Kooperatifleşmenin İzmir’de diğer illere göre daha sürdürülebilir olduğunu belirten Soyer, “İzmir’deki kooperatifleşme çok öncesinde başlamış ve genlerine geçmiş. Çünkü arazilerimiz çok büyük değil. Bu yüzden el ele vermek ve birleşmek zorundayız. Kolay bir ticaret değil aslında son dönemlerde kooperatif kurmak Ticaret Bakanlığının kolaylaştırdığı bir şey oldu ancak sürdürmek o kadar kolay olmuyor. Köylerde sürdürebilmek neden kolay? Köyde yaşadığınızı düşünün Ödemiş, Foça, Bayındır, Seferihisar’dan giderken, sağlı sollu köyleri düşünün her hane zeytini, üzümü, sebzeyi tek başına yapması pazarlaması o kadar kolay olmaz. Bütün köylü, bir araya gelip kooperatif çatısı altında, zeytini sıkmak için bakanlığın ya da başka kredileri kullanarak kurarsa o zaman kooperatif; sürdürülebilir, verimli ve herkesin malı oluyor. Aslında memleketin sigortası olan köyleri kurmuş oluyorsunuz. Köylünün köyünde kalmasını sağlamış oluyorsunuz. Gerçek çiftçilik ortaya çıkıyor. Son zamanlarda emekliye 5 bin TL konusu konuşuluyor ya çiftçilik emekli olunacak bir iş değil. Kooperatifleşme İzmir’de köylerin hala varlığını sürdürdüğü için İzmir’de diğer illere nazaran en doğru şekilde devam ediyor. Kolay bir iş değil” dedi.

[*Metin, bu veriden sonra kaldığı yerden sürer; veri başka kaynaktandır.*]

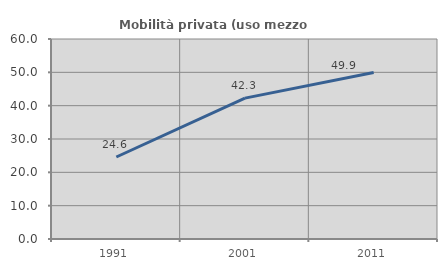
| Category | Mobilità privata (uso mezzo privato) |
|---|---|
| 1991.0 | 24.601 |
| 2001.0 | 42.264 |
| 2011.0 | 49.949 |
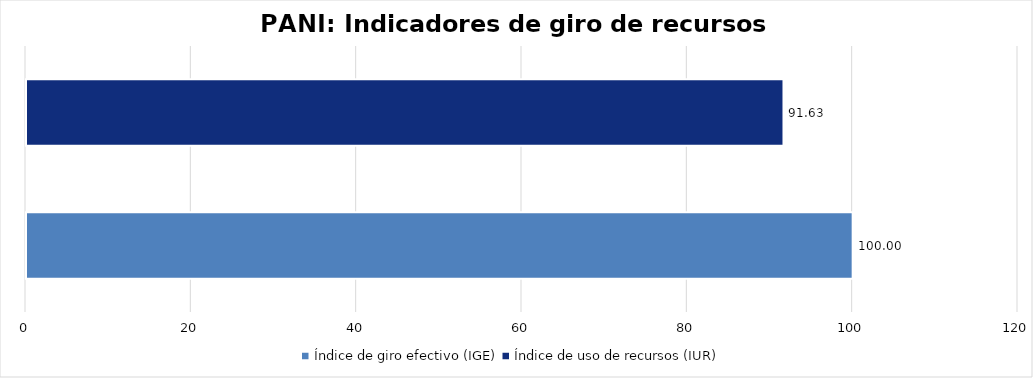
| Category | Total programa |
|---|---|
| Índice de giro efectivo (IGE) | 100 |
| Índice de uso de recursos (IUR)  | 91.631 |
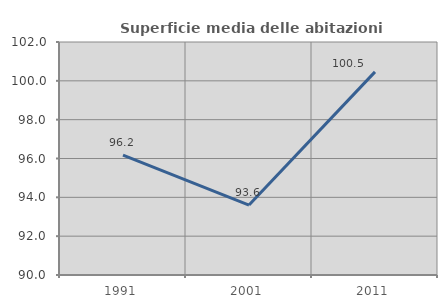
| Category | Superficie media delle abitazioni occupate |
|---|---|
| 1991.0 | 96.173 |
| 2001.0 | 93.601 |
| 2011.0 | 100.461 |
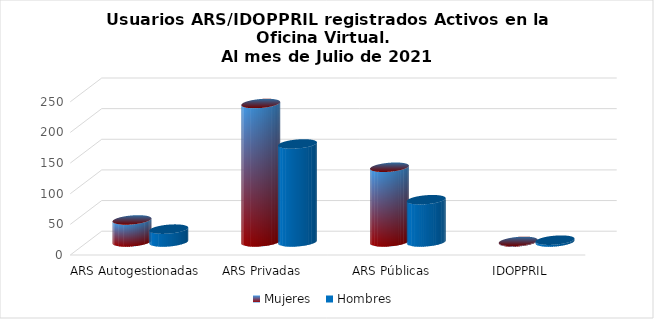
| Category | Mujeres | Hombres |
|---|---|---|
| ARS Autogestionadas | 36 | 21 |
| ARS Privadas | 226 | 160 |
| ARS Públicas | 122 | 69 |
| IDOPPRIL | 1 | 3 |
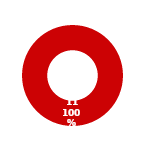
| Category | SITUATION |
|---|---|
| MIL 2 Complete | 0 |
| MIL 2 Not Complete | 11 |
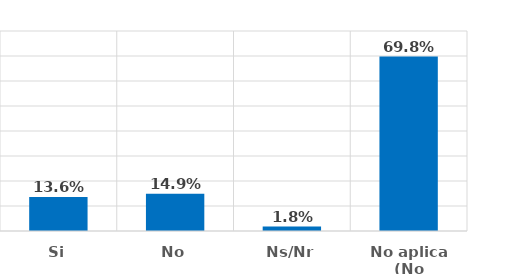
| Category | Series 0 |
|---|---|
| Si | 0.136 |
| No | 0.149 |
| Ns/Nr | 0.018 |
| No aplica (No reconoce los artistas) | 0.698 |
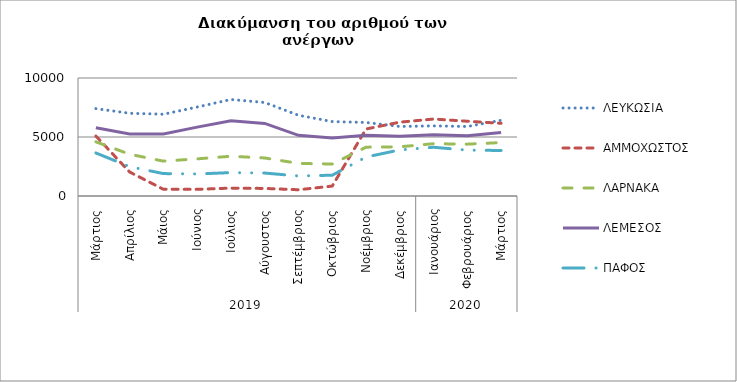
| Category | ΛΕΥΚΩΣΙΑ | ΑΜΜΟΧΩΣΤΟΣ | ΛΑΡΝΑΚΑ | ΛΕΜΕΣΟΣ | ΠΑΦΟΣ |
|---|---|---|---|---|---|
| 0 | 7405 | 5083 | 4589 | 5785 | 3646 |
| 1 | 7010 | 2030 | 3539 | 5250 | 2486 |
| 2 | 6929 | 570 | 2955 | 5254 | 1899 |
| 3 | 7540 | 567 | 3149 | 5837 | 1867 |
| 4 | 8179 | 668 | 3369 | 6382 | 1984 |
| 5 | 7922 | 641 | 3223 | 6153 | 1944 |
| 6 | 6840 | 529 | 2762 | 5139 | 1697 |
| 7 | 6306 | 843 | 2710 | 4922 | 1763 |
| 8 | 6231 | 5679 | 4139 | 5142 | 3304 |
| 9 | 5893 | 6256 | 4171 | 5061 | 3904 |
| 10 | 5943 | 6524 | 4433 | 5185 | 4129 |
| 11 | 5890 | 6335 | 4394 | 5114 | 3887 |
| 12 | 6416 | 6162 | 4527 | 5390 | 3858 |
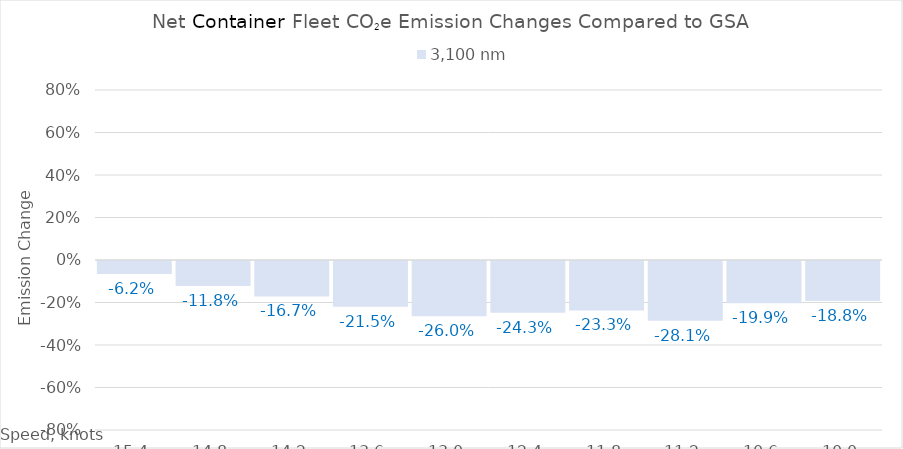
| Category | 3,100 |
|---|---|
| 15.4 | -0.062 |
| 14.8 | -0.118 |
| 14.200000000000001 | -0.167 |
| 13.600000000000001 | -0.215 |
| 13.000000000000002 | -0.26 |
| 12.400000000000002 | -0.243 |
| 11.800000000000002 | -0.233 |
| 11.200000000000003 | -0.281 |
| 10.600000000000003 | -0.199 |
| 10.000000000000004 | -0.188 |

Soyer şu sözlere yer verdi: “Dijitalleşmede kendimizi ne kadar koruyacağımız ile ilgili aklıma Göbeklitepe örneği geldi. Özellikle tarımda kadim bilgileri asla kenara koymamamız gerekiyor. Göbeklitepede iki bin yıl boyunca buğdaya da toprağa sahip çıkan bir toplum var. Dijitalleşme faslında kadim bilgilerden uzaklaşmamız, aklımızı başımıza almamız gerekiyor.”